Once again, another thriving Black community was jolted, with thousands of good-paying shipyard jobs eventually lost in the Bayview. All the result of political and economic decisions made from the top.

As shipping technology began to change in the 1950s, San Francisco port authorities declined to upgrade their docks to accommodate containerized-cargo shipping, preferring instead to treat the land around the Bay docks as prime, coastal property investments, initially geared to tourism and later to upscale housing development.

Consistent with this vision, city planners and politicians also decided San Francisco would be a leading financial and commercial center. Of course, this also influenced who these planners saw as living in the city, and it was their appointed Redevelopment Agency that carried out their designs.

Years later, as the city currently enhances its standing as a national tech center, there is a new redevelopment plan for how to accommodate the anticipated influx of tens of thousands of highly skilled and highly paid employees.

So, once again, reminiscent of the Fillmore, private property managers and city planners have instituted economic and political programs in the Bayview that accelerate the decline of the low-income Black community, leading to the further hemorrhaging of the population we see today.


SAN FRANCISCO is geographically quite small--only seven square miles--making its limited vacant land a premium in the extremely inflated real estate market.

So the race for land is on. This is how unscrupulous property speculators come into the picture, devising any and all ways of acquiring new property for development which can be sold for astronomical profit.

It began anew with the displacement of longtime Black homeowners in the Bayview.

In fact, the Bayview became ground zero in the last decade for the now discredited and often illegal predatory lending system in place at the time.
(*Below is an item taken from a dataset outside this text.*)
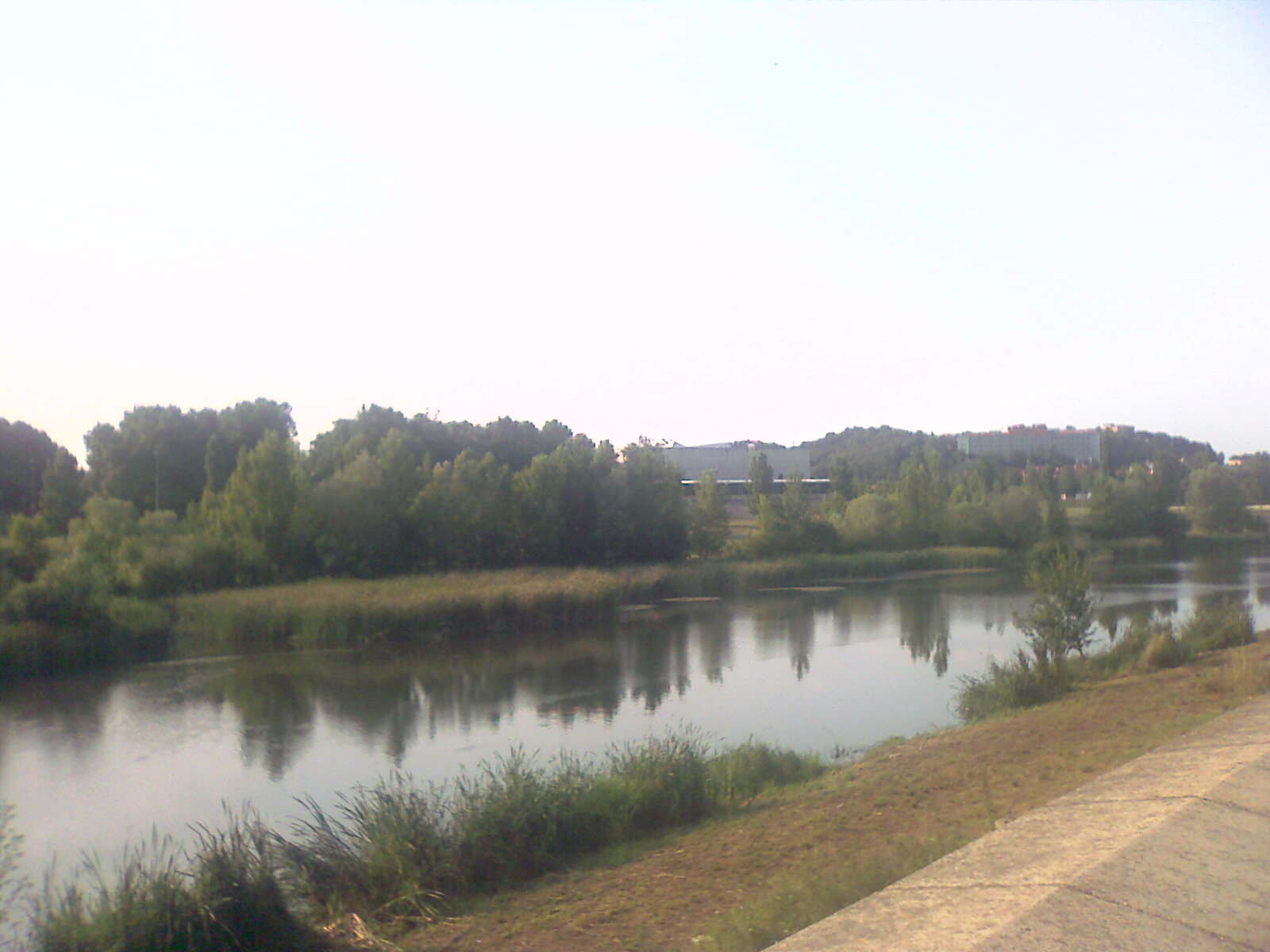 Union Rio Güell con Rio Ter

Salesman actually knocked on doors offering slick and dishonest pitches concealing reviled hidden mortgage balloon payments down the road.
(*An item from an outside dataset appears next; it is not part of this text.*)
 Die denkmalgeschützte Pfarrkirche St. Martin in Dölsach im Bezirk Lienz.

These sleazy agents were better able to lure in Black homeowners who were mostly unable to obtain normal bank loans due to their debt or poor credit rating--accumulated economic hardships partially stemming from the closing of the shipyards decades ago.

As a result, this vulnerable group, many of them seniors, was targeted for predatory loans more than any other neighborhood in San Francisco. It led to an explosion of foreclosures.

Next, with land becoming ever more precious and scarce, private interests turned their attention to public lands, which, amazingly, includes the demolition of public housing in the Hunters Point section of the Bayview and its conversion by private developers into "mixed-use" development.

This is truly highly valued public land, sitting atop hills that offers some of the best views and best climate in the city.

But, as one city housing official told me, "The government is out of the business of building public housing" and has turned it over to private developers.

In plain language, "mixed-use" means building some portion of extremely profitable market-rate homes on land that was previously reserved exclusively for public, subsidized housing.

"What all this means to me," San Francisco Bay View editor Mary Ratcliff told me, "is that Blacks are being bulldozed from the Hunters Point section of Bayview. Simply put, Lennar and other private developers with city contracts believe they can more easily sell pricey upscale units if there are fewer Black folks living next door up here on the hill."

Ratcliff's respected national newspaper has published in the Bayview community since 1976. She has seen a lot and pointed out from her own intimate experiences that it was during this latest phase of redevelopment that "police occupation of the community intensified to fever pitch with gang injunctions, mass imprisonment of our youth and more targeted acts of police violence, all designed, I believe, to further push us out."

This story doesn't yet have an ending, and it won't until the emerging voices of young Black community activists and organizations that stood in front of the Bayview police station have their say, in alliance with the growing coalition of fair housing advocates and progressive unions taking a stand for a more inclusionary vision of prosperity.